__Work request__.
An exact transcription of every record is needed, leaving out the pictures.

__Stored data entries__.

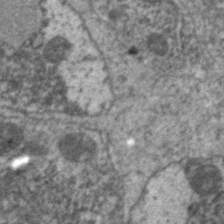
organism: C. elegans
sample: Pharynx
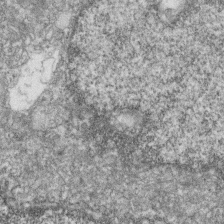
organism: Zebrafish
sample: Cilia; retinal pigment epithelium
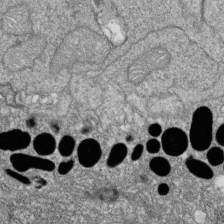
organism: Zebrafish
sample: Cilia; retinal pigment epithelium
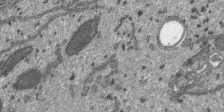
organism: Human
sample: Lung epithelial cells infected with SARS-CoV-2
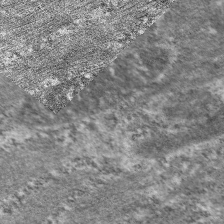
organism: C. elegans
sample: Pharynx
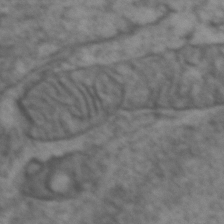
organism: Zebrafish
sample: Zebrafish embryo
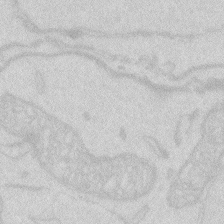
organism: Zebrafish
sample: Macrophage
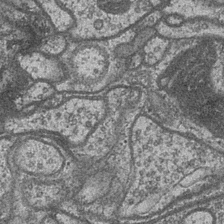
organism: Drosophila
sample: Optic medulla
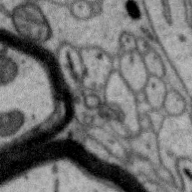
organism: Zebra finch
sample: Brain
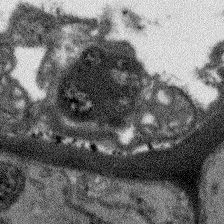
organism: Arabidopsis thaliana
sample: Root tip
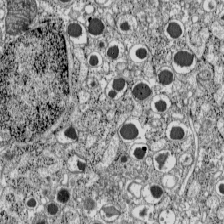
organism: C57BL Mouse
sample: Pancreatic islet
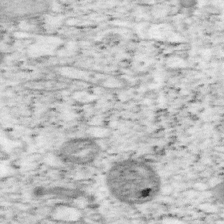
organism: Mouse
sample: OT-I killer T cells with ID8 ovarian cancer cells
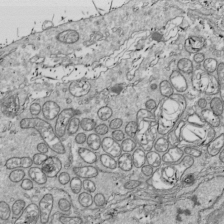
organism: Drosophila
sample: Cell division; meiosis; drosophila spermatocytes
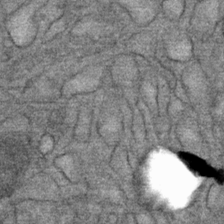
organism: Mouse
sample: Mouse Salivary gland
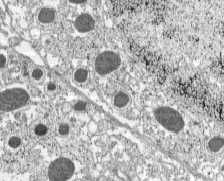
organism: C57BL Mouse
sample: Pancreatic islet
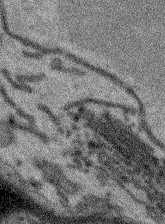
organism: Arabidopsis thaliana
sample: Root tip
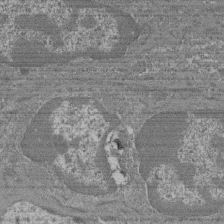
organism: Mouse
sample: Glomerulus
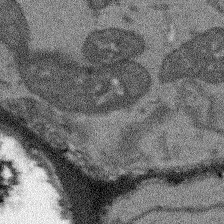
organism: Arabidopsis thaliana
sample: Root tip
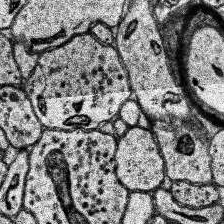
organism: Human
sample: Temporal Lobe
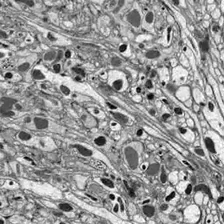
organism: Drosophila
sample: Optic lobe
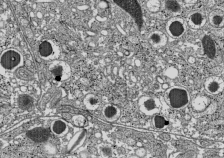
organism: C57BL Mouse
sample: Pancreatic islet
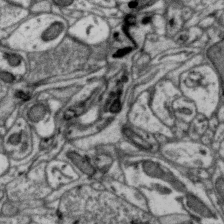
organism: Zebra finch
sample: Brain
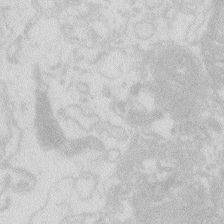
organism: Zebrafish
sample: Macrophage
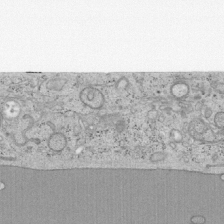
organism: Human
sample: HeLa cells
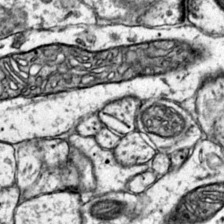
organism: Mouse
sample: Primary visual cortex
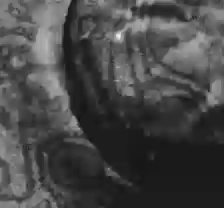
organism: C57BL Mouse
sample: Liver
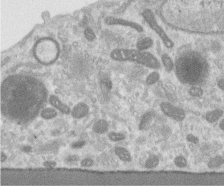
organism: Human
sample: Centriole in RPE cells
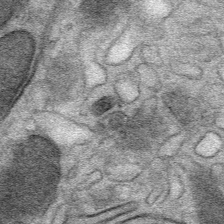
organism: Mouse
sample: Mouse Salivary gland
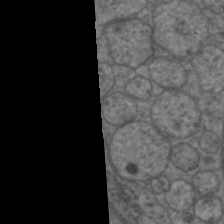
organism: C. elegans
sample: Pharynx
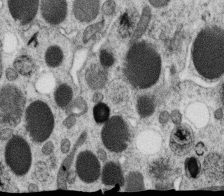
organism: C. elegans
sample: C. elegans oocyte; sperm cells
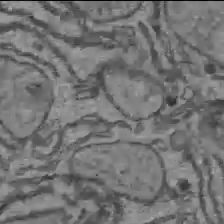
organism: C57BL Mouse
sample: Liver
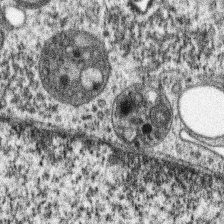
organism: Human
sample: HeLa cells
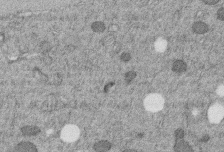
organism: C. elegans
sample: C. elegans embryo early stage
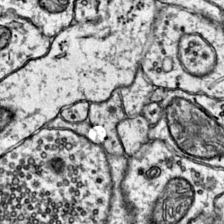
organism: Mouse
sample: Primary visual cortex
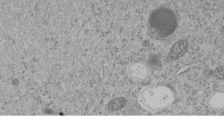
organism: C. elegans
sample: C. elegans embryo early stage
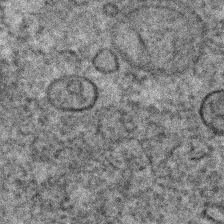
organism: C. elegans
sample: C. elegans embryo
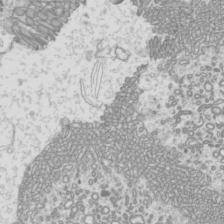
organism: Mouse
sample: Cilia; mouse epididymis
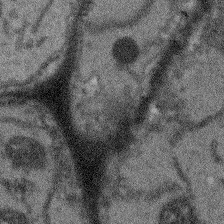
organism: Arabidopsis thaliana
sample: Root tip
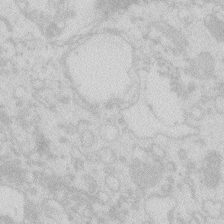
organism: Zebrafish
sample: Macrophage
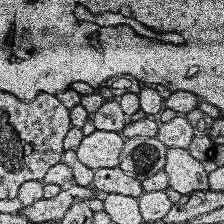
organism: Human
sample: Temporal Lobe
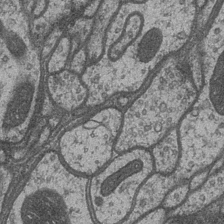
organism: Drosophila
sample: Optic medulla
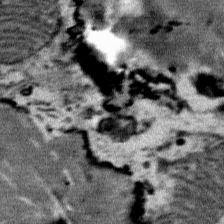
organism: Mouse
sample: Mouse Salivary gland
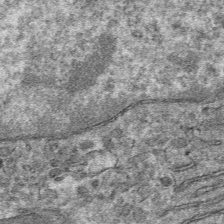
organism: Mouse
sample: Mouse hepatocytes
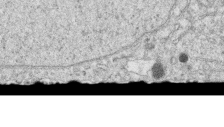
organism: Human
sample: HeLa cell HIV synapse
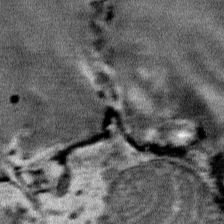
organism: Mouse
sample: Mouse Salivary gland
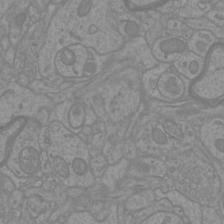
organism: Mouse
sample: Cortical neurons
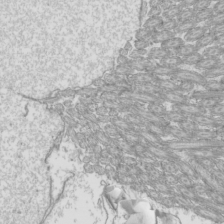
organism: Mouse
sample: Cilia; mouse epididymis
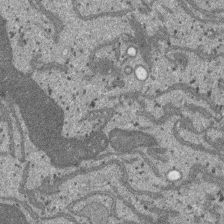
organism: Human
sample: Lung epithelial cells infected with SARS-CoV-2
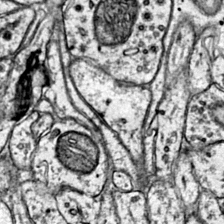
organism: Mouse
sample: Primary visual cortex
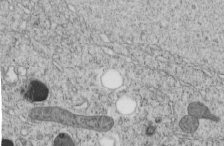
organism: C. elegans
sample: C. elegans embryo early stage
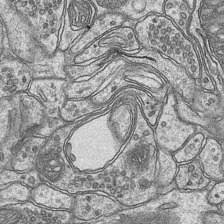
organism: Mouse
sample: CA1 Hippocampus
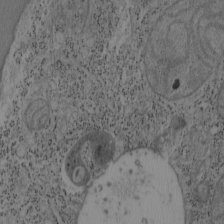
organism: Mouse
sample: OT-I killer T cells with ID8 ovarian cancer cells
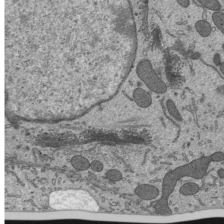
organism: Mouse
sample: Mouse epididymis efferent ductule cilia
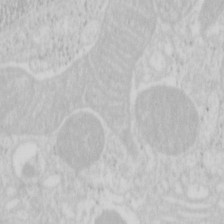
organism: Mouse
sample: Pancreas

__Response area__.
organism: C. elegans
sample: Pharynx
organism: Zebrafish
sample: Cilia; retinal pigment epithelium
organism: Zebrafish
sample: Cilia; retinal pigment epithelium
organism: Human
sample: Lung epithelial cells infected with SARS-CoV-2
organism: C. elegans
sample: Pharynx
organism: Zebrafish
sample: Zebrafish embryo
organism: Zebrafish
sample: Macrophage
organism: Drosophila
sample: Optic medulla
organism: Zebra finch
sample: Brain
organism: Arabidopsis thaliana
sample: Root tip
organism: C57BL Mouse
sample: Pancreatic islet
organism: Mouse
sample: OT-I killer T cells with ID8 ovarian cancer cells
organism: Drosophila
sample: Cell division; meiosis; drosophila spermatocytes
organism: Mouse
sample: Mouse Salivary gland
organism: C57BL Mouse
sample: Pancreatic islet
organism: Arabidopsis thaliana
sample: Root tip
organism: Mouse
sample: Glomerulus
organism: Arabidopsis thaliana
sample: Root tip
organism: Human
sample: Temporal Lobe
organism: Drosophila
sample: Optic lobe
organism: C57BL Mouse
sample: Pancreatic islet
organism: Zebra finch
sample: Brain
organism: Zebrafish
sample: Macrophage
organism: Human
sample: HeLa cells
organism: Mouse
sample: Primary visual cortex
organism: C57BL Mouse
sample: Liver
organism: Human
sample: Centriole in RPE cells
organism: Mouse
sample: Mouse Salivary gland
organism: C. elegans
sample: Pharynx
organism: C. elegans
sample: C. elegans oocyte; sperm cells
organism: C57BL Mouse
sample: Liver
organism: Human
sample: HeLa cells
organism: C. elegans
sample: C. elegans embryo early stage
organism: Mouse
sample: Primary visual cortex
organism: C. elegans
sample: C. elegans embryo early stage
organism: C. elegans
sample: C. elegans embryo
organism: Mouse
sample: Cilia; mouse epididymis
organism: Arabidopsis thaliana
sample: Root tip
organism: Zebrafish
sample: Macrophage
organism: Human
sample: Temporal Lobe
organism: Drosophila
sample: Optic medulla
organism: Mouse
sample: Mouse Salivary gland
organism: Mouse
sample: Mouse hepatocytes
organism: Human
sample: HeLa cell HIV synapse
organism: Mouse
sample: Mouse Salivary gland
organism: Mouse
sample: Cortical neurons
organism: Mouse
sample: Cilia; mouse epididymis
organism: Human
sample: Lung epithelial cells infected with SARS-CoV-2
organism: Mouse
sample: Primary visual cortex
organism: C. elegans
sample: C. elegans embryo early stage
organism: Mouse
sample: CA1 Hippocampus
organism: Mouse
sample: OT-I killer T cells with ID8 ovarian cancer cells
organism: Mouse
sample: Mouse epididymis efferent ductule cilia
organism: Mouse
sample: Pancreas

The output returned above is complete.